Small minnow imitation plugs work best in fast water. And for those deep, fast water runs, small, diving crankbaits bounced off boulders and dug into gravel take savage hits. In-line spinners, and eighth ounce spinner baits work especially well in fast runs, too. A spinner bait can be retrieved fairly quickly at a variety of angles and cover area faster than soft plastics, which are more effective in slow water. Whatever the lure well used, smallmouths will savage it.
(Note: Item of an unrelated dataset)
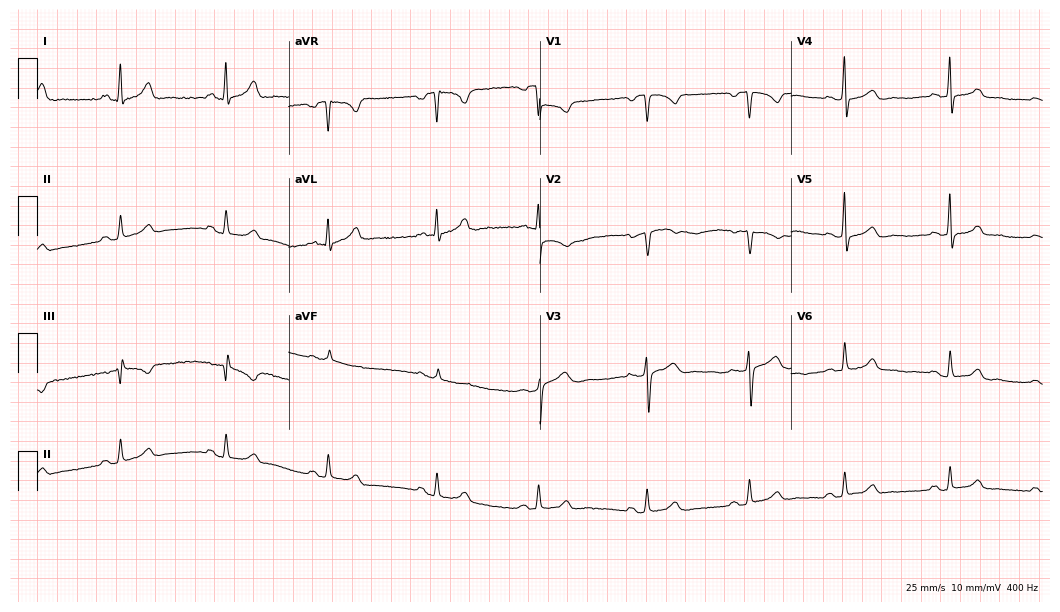
12-lead ECG (10.2-second recording at 400 Hz) from a 46-year-old female patient. Labelled as a normal ECG.

Both the smallmouth and largemouth are known as black basses, members of the sunfish family, which also includes the crappies and bluegills commonly found in our ponds, lakes and streams. Females are generally larger than males, who build nests into which they induce a partner to deposit eggs. After he fertilizes them, the dad continues to guard the nest until the eggs hatch and the fry leave the nest. Smallmouths live up to fourteen years, not as long as their dominant cousins which average sixteen years.